[파이썬] statsmodels 영향력 진단

In many statistical analysis tasks, it is essential to determine the influence or outlier observations in a dataset. These observations can significantly impact the results of our analysis and model performance. The statsmodels library in Python provides powerful tools for diagnosing the influence of data points on regression models.

In this blog post, we will explore various techniques offered by statsmodels for influence diagnostics and demonstrate how to use them with Python code examples.

1. Cook’s Distance

One popular method for measuring the influence of a data point is through Cook’s distance, which evaluates the effect of each observation on the estimated regression coefficients. Higher values of Cook’s distance indicate greater influence of a specific observation on the model.

To calculate Cook’s distance using statsmodels, we can use the ols function from the statsmodels.formula.api module. Here’s an example:

import statsmodels.formula.api as smf
import pandas as pd

# Read the dataset
data = pd.read_csv('data.csv')

# Fit the linear regression model
model = smf.ols('y ~ x', data=data).fit()

# Calculate Cook's distance
influence = model.get_influence()
d = influence.cooks_distance

# Print the Cook's distance values
print(d)

2. Leverage and Influence

Another important concept in influence diagnostics is the combination of leverage and influence. Leverage measures how much a particular observation deviates from the average of predictor variables, while influence quantifies the impact of an observation on the regression coefficients.

To compute leverage and influence statistics using statsmodels, we can utilize the get_influence().summary_frame() method. Here’s an example:

import statsmodels.api as sm
import pandas as pd

# Read the dataset
data = pd.read_csv('data.csv')

# Add constant to the dataset
data = sm.add_constant(data)

# Fit the linear regression model
model = sm.OLS(data['y'], data[['const', 'x']]).fit()

# Calculate leverage and influence
influence = model.get_influence()
summary_frame = influence.summary_frame()

# Print the leverage and influence statistics
print(summary_frame[['hat_diag', 'cook_d']])

3. DFFITS

DFFITS is a combined measure of both leverage and influence of an observation. It indicates the change in the predicted response value when a particular data point is removed from the analysis. Larger DFFITS values correspond to more influential observations.
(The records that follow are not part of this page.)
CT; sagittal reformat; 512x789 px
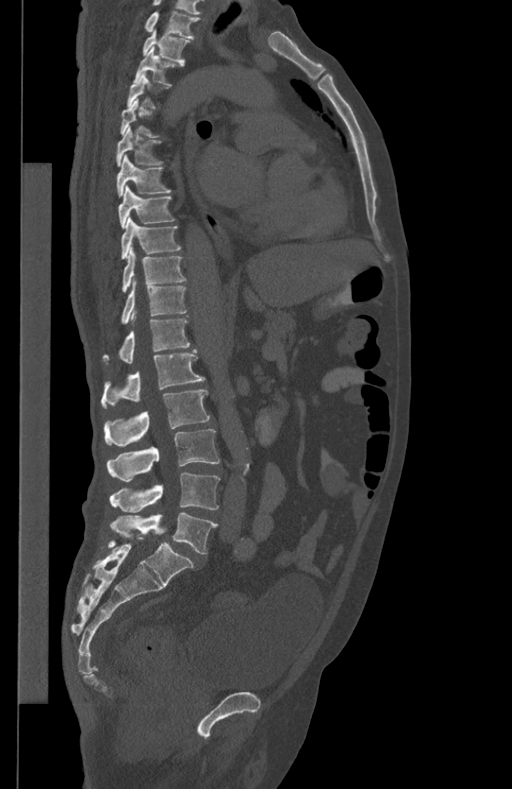 Box edges are left/top/right/bottom in pixels.
A vertebra gets a box only on the slices from the first to the last where its cross-section is at least a third of its largest; on a slice outside that range it gets none.
In this scan, the topmost labeled vertebra is T1 and the lowest is L5.
T1: left=145, top=12, right=199, bottom=38
T2: left=143, top=29, right=189, bottom=63
T3: left=134, top=47, right=183, bottom=84
T6: left=117, top=127, right=162, bottom=166
T7: left=117, top=154, right=170, bottom=195
T8: left=118, top=185, right=175, bottom=227
T9: left=121, top=217, right=181, bottom=258
T10: left=121, top=247, right=186, bottom=291
T11: left=121, top=279, right=186, bottom=323
T12: left=104, top=316, right=190, bottom=363
L1: left=101, top=349, right=204, bottom=407
L2: left=104, top=389, right=209, bottom=446
L3: left=107, top=429, right=220, bottom=481
L4: left=110, top=472, right=220, bottom=512
L5: left=110, top=513, right=217, bottom=553

Statsmodels provides a convenient method to calculate DFFITS using get_influence().dffits. Here’s an example:

import statsmodels.formula.api as smf
import pandas as pd

# Read the dataset
data = pd.read_csv('data.csv')

# Fit the linear regression model
model = smf.ols('y ~ x', data=data).fit()

# Calculate DFFITS
influence = model.get_influence()
dffits = influence.dffits

# Print the DFFITS values
print(dffits)

Conclusion

In this blog post, we explored the various influence diagnostics techniques provided by statsmodels library in Python. These methods allow us to detect and evaluate the impact of individual observations on our regression models.

By utilizing Cook’s distance, leverage and influence, and DFFITS statistics, we can gain insights into the influential data points and make informed decisions on how to handle them in our analysis.

It is crucial to examine the influence of observations carefully and consider their impact while interpreting regression model results. Incorporating influence diagnostics in our workflow can lead to more accurate and reliable statistical analysis.